ER stress relief drives ß-cell proliferation

Introduction: Regenerating endogenous pancreatic β-cells is a
potentially curative yet currently elusive strategy for diabetes therapy.
Mimicking the microenvironment of the developing pancreas
and leveraging vascular signals, critical to pancreatic endocrinogenesis,
may promote β-cell regeneration. We aimed to investigate
whether recovery from experimental hypovascularization of the
endocrine pancreas could trigger mouse ß-cell proliferation.
Methods: A doxycycline (DOX)-inducible transgenic mouse
model was used to induce conditional intra-islet hypovascularization.

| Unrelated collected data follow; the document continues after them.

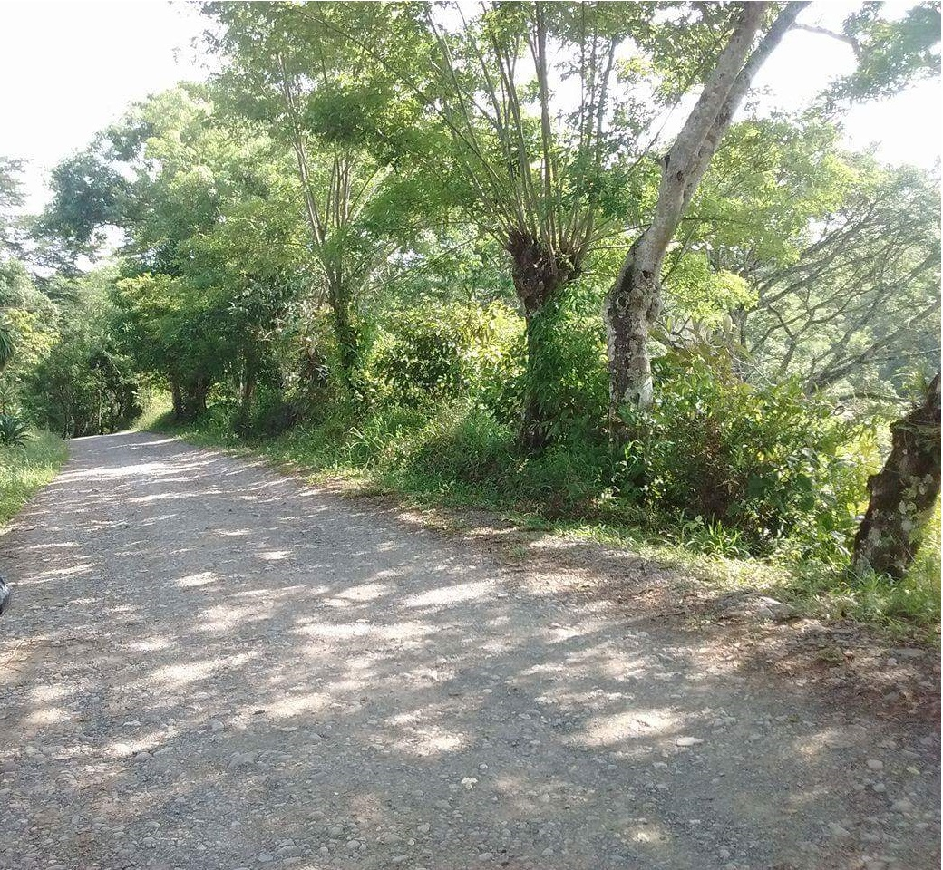 Flora de Juan de la Luz Enriquez Jesus carranza Veracruz Cocuites y otros arboles
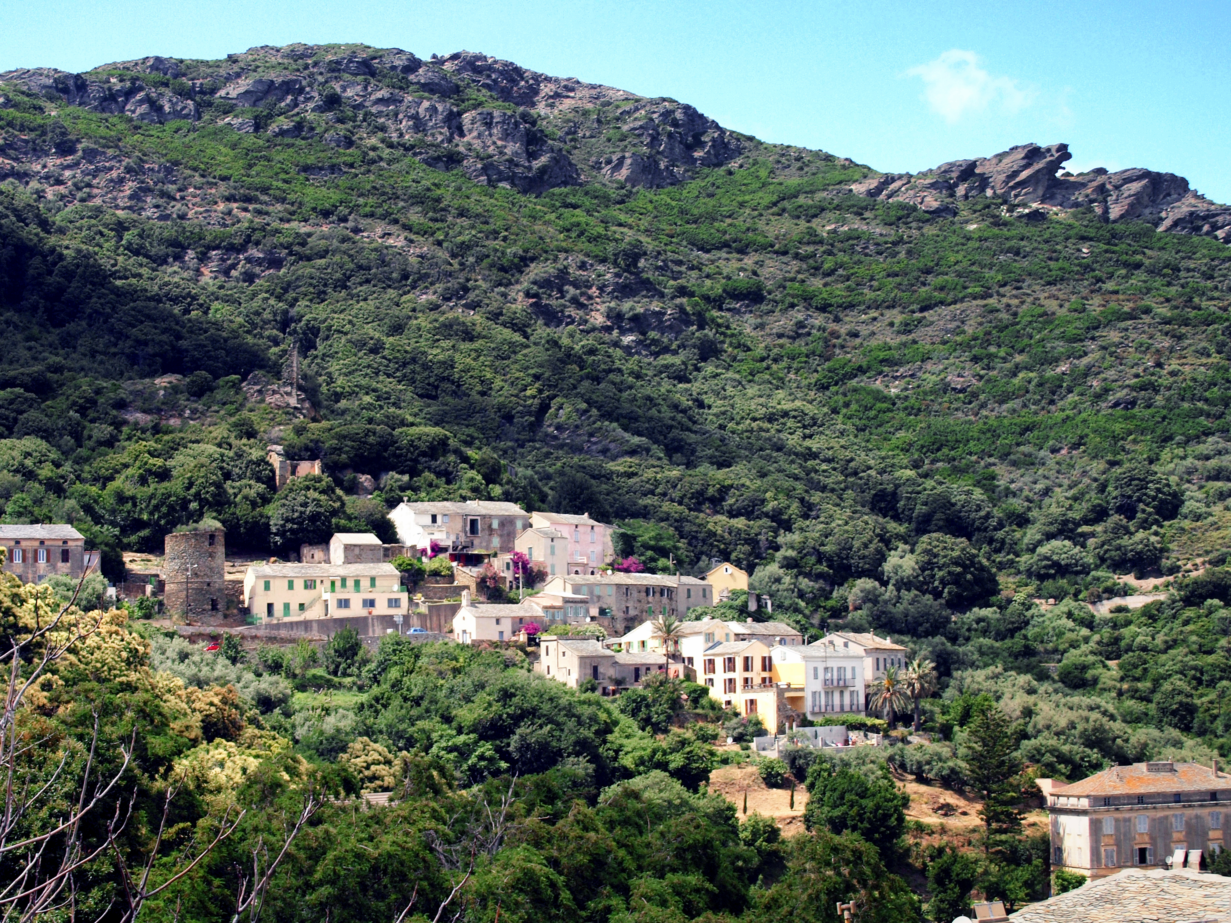 Rogliano, Cap Corse - Quercioli, hameau avec sa tour génoise ronde, la petite chapelle Saint-Roch, etc. Object location42° 57′ 27.4″ N, 9° 24′ 57.83″ E
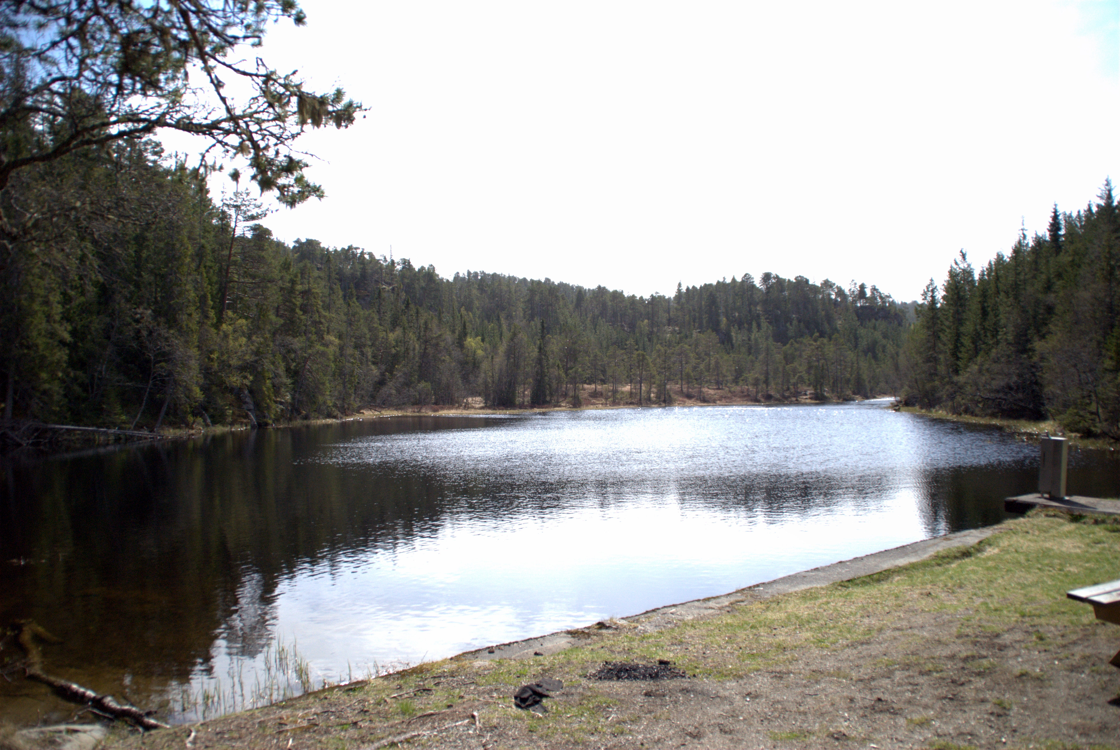 Nydammen, også kalt Langdammen, i Bymarka i Trondheim.
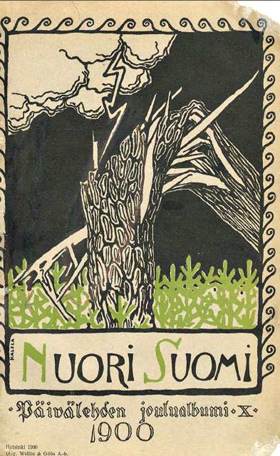 Nuoren Suomen kansilehden vuodelta 1900 suunnitteli Akseli Gallen-Kallela.
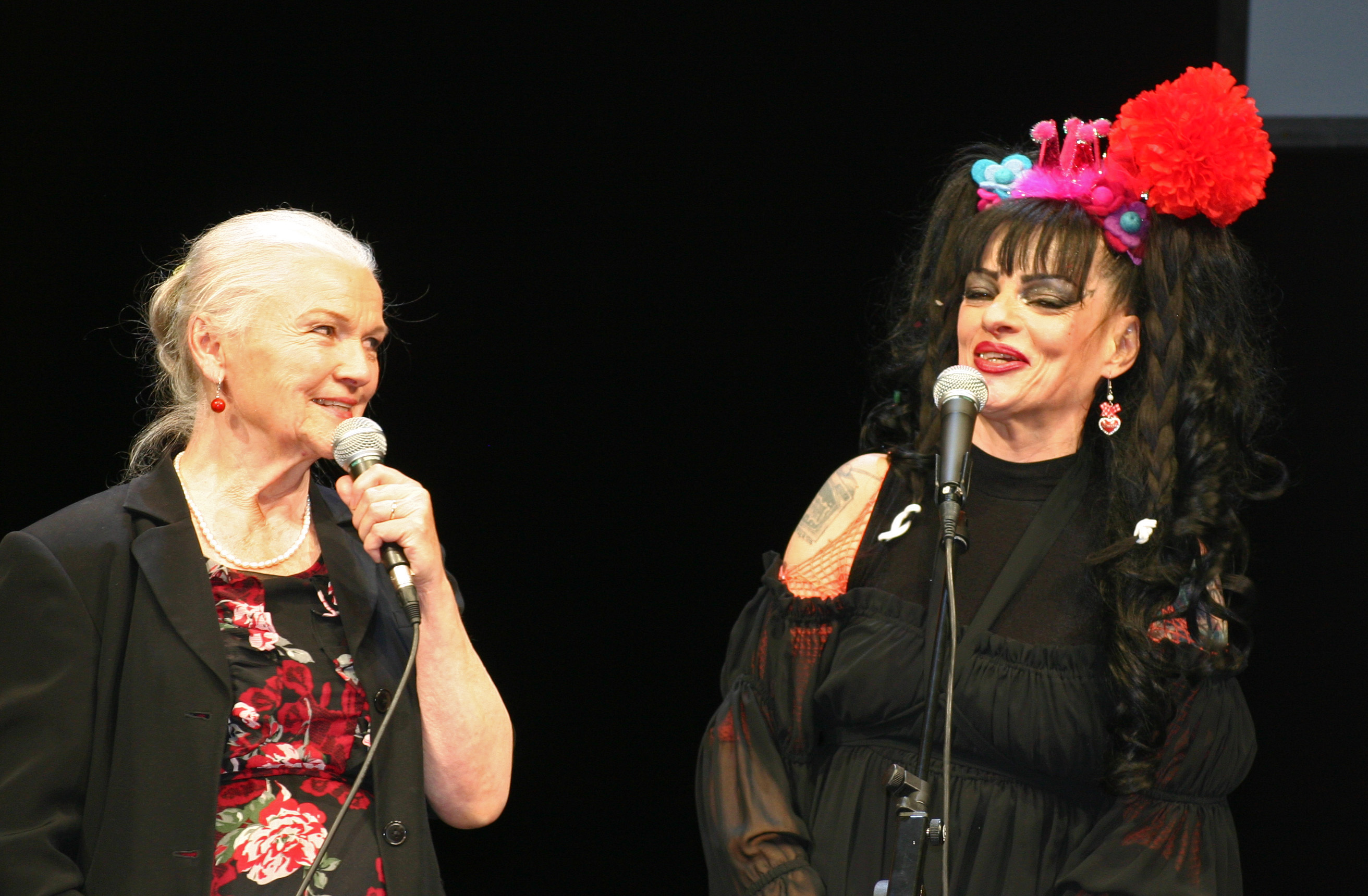 Eva-Maria und Nina Hagen während eines Auftritts im Berliner Ensemble.
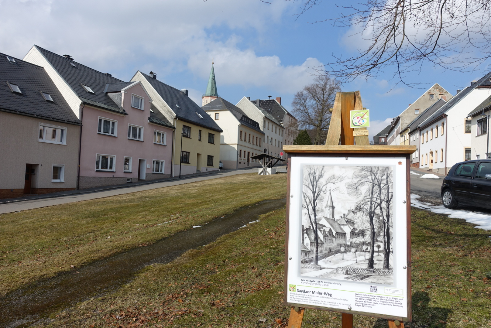 Malerweg Sayda (März 2018)
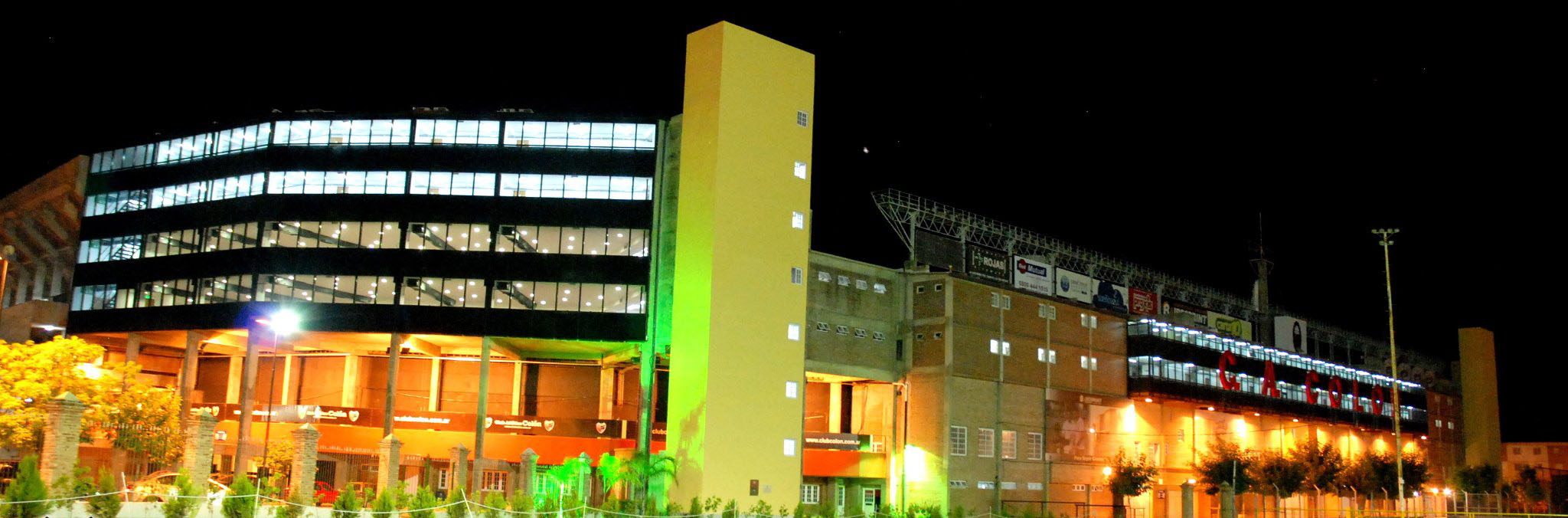 Foto tomada desde el estacionamiento del estadio.
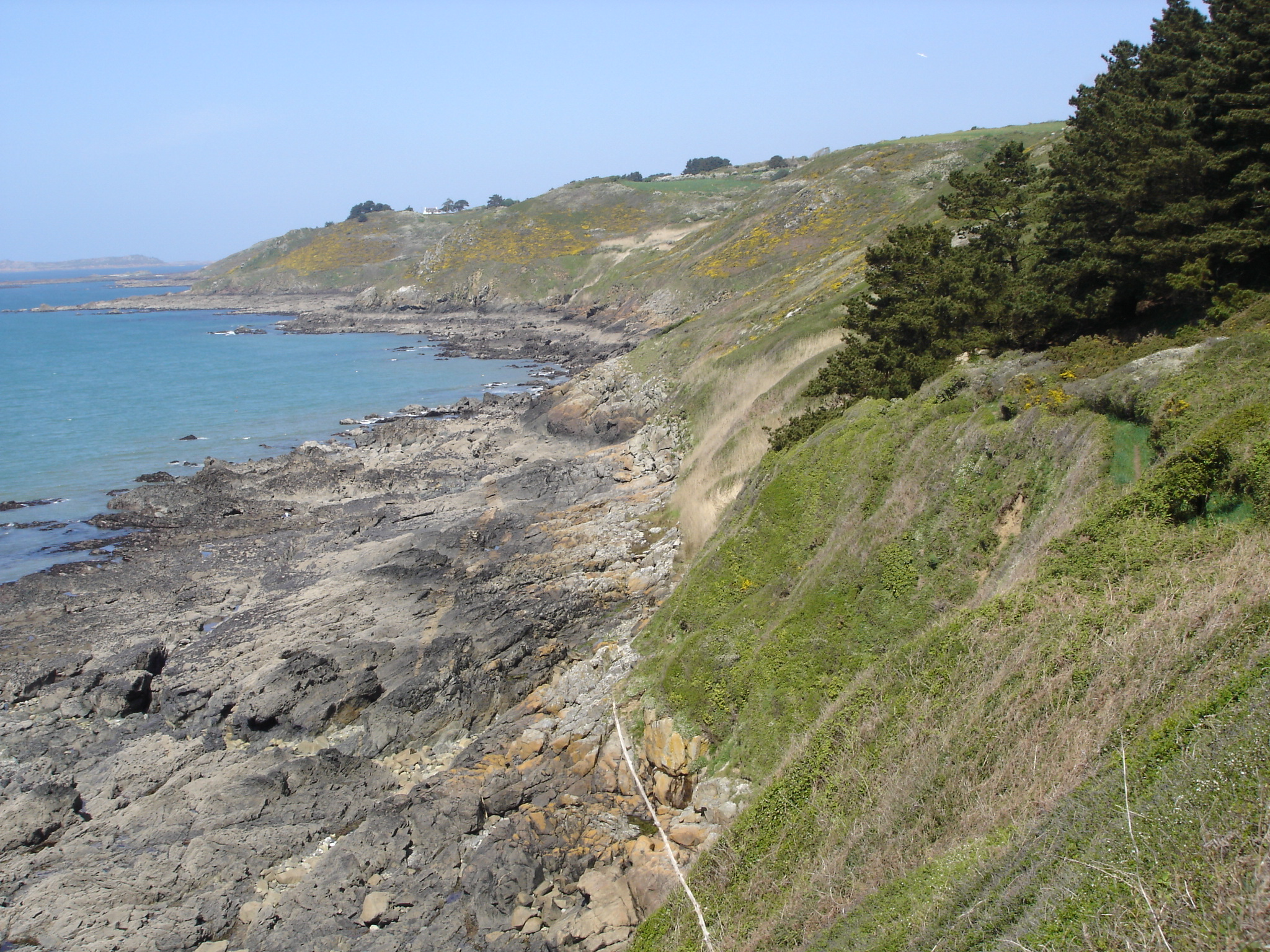 Le chemin côtier à Trédrez.
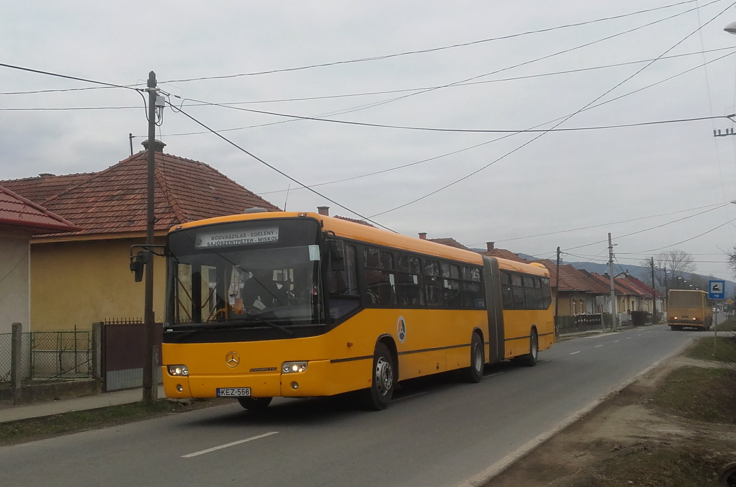 Az ÉMKK KEZ-568 rendszámú Mercedes Conecto busza Bódvaszilason, a 3707-es helyközi járaton.

In this model, VEGF-A signaling within pancreatic islets is
antagonized through ß-cell-specific overexpression of a VEGF-A
decoy receptor, soluble fms-like tyrosine kinase 1 (sFLT1).
Cessation of sFLT1 overexpression was induced by DOX withdrawal.
sFLT1 expression, vessel kinetics, and ß-proliferation
upon DOX treatment and withdrawal were analyzed using
RT-qPCR and immunostainings. Single-cell RNA sequencing was
used to investigate the effects on the islet cells’ transcriptome and
perform pathway enrichment analysis. RIP-rtTA;TetO-GFP mice
were studied in parallel to assess the dependency of cell cycle
induction on vessel manipulation. Additionally, the results were
confirmed through in vitro experiments.
Results: Serendipitously, we found that transgene overexpression
in β-cells induces endoplasmic reticulum (ER) stress and that
subsequent relief from this stress stimulated ß-cell proliferation
independent of vessel recovery. Similarly, transient GFP overexpression
in vivo and transient chemical induction of ER stress in
vitro replicated the increased β-cell cycling response.
Conclusions: Our findings highlight the potential side effects
of ER stress due to transgene overexpression in ß-cells and assert
that ER stress relief serves as a potent regenerative stimulus.